NEW YORK (Reuters) - U.S. natural gas futures ended higher on Monday, backed by forecasts for mostly chilly U.S. weather this week that should stir more heating demand despite concerns about record high supplies and an outlook for milder mid-month forecasts.
The front-month contract, which posted a 2012 high of $3.546 per million British thermal units last Tuesday, has climbed 20 percent in the last two weeks as traders anticipated the pick up in demand from the season’s first cold snap.
But with inventories at record highs for this time of year and production at or near an all-time peak, most fundamental traders remain skeptical of the upside, particularly with the early chill expected to be short-lived.
“We ended up a little on the day because there’s some cold weather around this week that is impacting demand, but expectations for above-average temperatures (in the extended forecasts) were weighing on the market,” said Eric Bickel, analyst at Summit Energy in Kentucky.
After a chill over the next four to five days, private forecaster MDA EarthSat expects weather in the Northeast and Midwest, key gas-consuming regions, to warm to normal or above normal late in the week and next week.
Front-month gas futures on the New York Mercantile Exchange ended up 0.7 cent at $3.403 per million British thermal units after trading between $3.327 and $3.431. Deferred months fared better, mostly settling between 1.5 and 4 cents higher.
Stronger support in forward contracts widened the January premium to November for a fourth straight day, with the spread gaining 1.1 cents to 44.7 cents.

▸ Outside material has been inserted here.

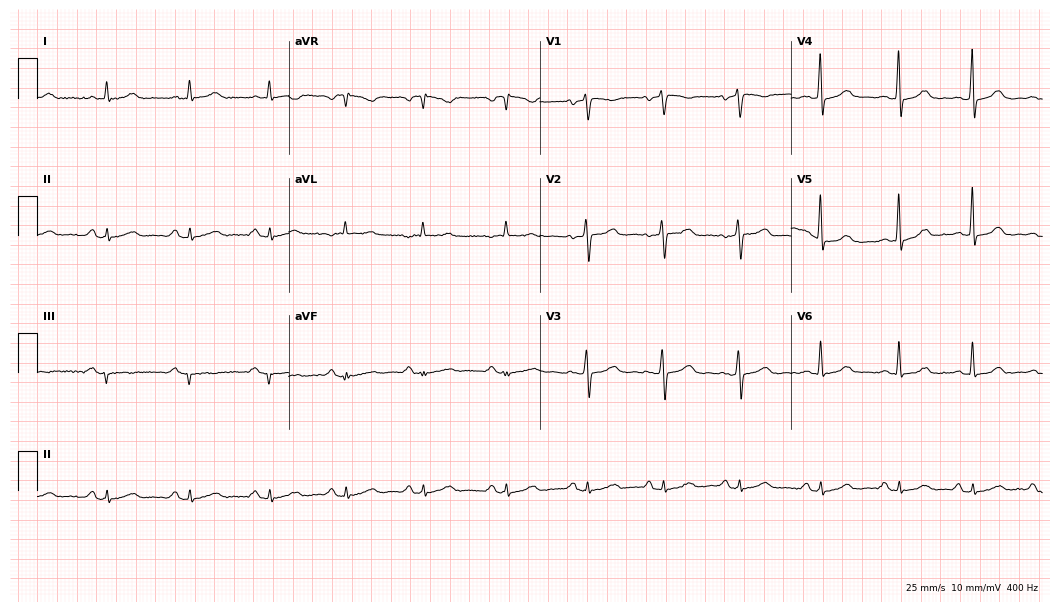
Electrocardiogram (10.2-second recording at 400 Hz), a 49-year-old woman. Of the six screened findings (first-degree AV block, right bundle branch block, left bundle branch block, sinus bradycardia, atrial fibrillation, sinus tachycardia), none is recorded. Only these six findings were labelled.

That spread is up about 21 percent in the last four sessions as milder extended forecasts prompted traders to focus on true winter months.
Concerns about competition from low-priced coal may also be weighing on prices. As prices for gas pushed well above $3 over the last two weeks, it became less competitive with coal and may have prompted some utilities that were burning cheaper gas for power generation to switch back to coal.
Most analysts agree gas prices need to be well below $3 this autumn to ensure switching back to gas. Loss of that demand, which helped prop up gas prices all summer, could force more gas into already-packed inventories.
There are also concerns that if gas prices move much higher, producers could opt to hook up wells that have been drilled but not flowing because gas prices below $3 were unattractive.
Baker Hughes data on Friday showed the gas-directed rig count rose by two last week to 437 after sliding to another 13-year low two weeks ago.
It was the second gain in three weeks, but only the eighth time this year that the gas rig count has risen. The count is still down 53 percent since peaking at 936 last October.
Drilling for natural gas has been in a near-steady decline for the last year, but so far production has shown no significant sign of slowing.
(Rig graphic: r.reuters.com/dyb62s )
While dry gas drilling has become largely uneconomical at current prices, gas produced from more-profitable shale oil and shale gas liquids wells has kept output near record highs.
Data late last week from the U.S. Energy Information Administration showed that domestic gas inventories for the week ended September 28 rose by 77 billion cubic feet to 3.653 trillion cubic feet.
While the build fell short of last year’s projection and that of the five-year average, inventories are still at record highs for this time of year and likely to end the stock-building season above last year’s all-time peak of 3.852 tcf.
(Storage graphic: link.reuters.com/mup44s )
At 86 percent full, storage is hovering at a level not normally reached until the last week of October and offers a huge cushion that can help offset any weather-related spikes in demand or supply disruptions from storms.
Early injection estimates for Thursday’s EIA report range from 76 bcf to 98 bcf versus a year-earlier build of 108 bcf and the five-year average increase for the week of 84 bcf.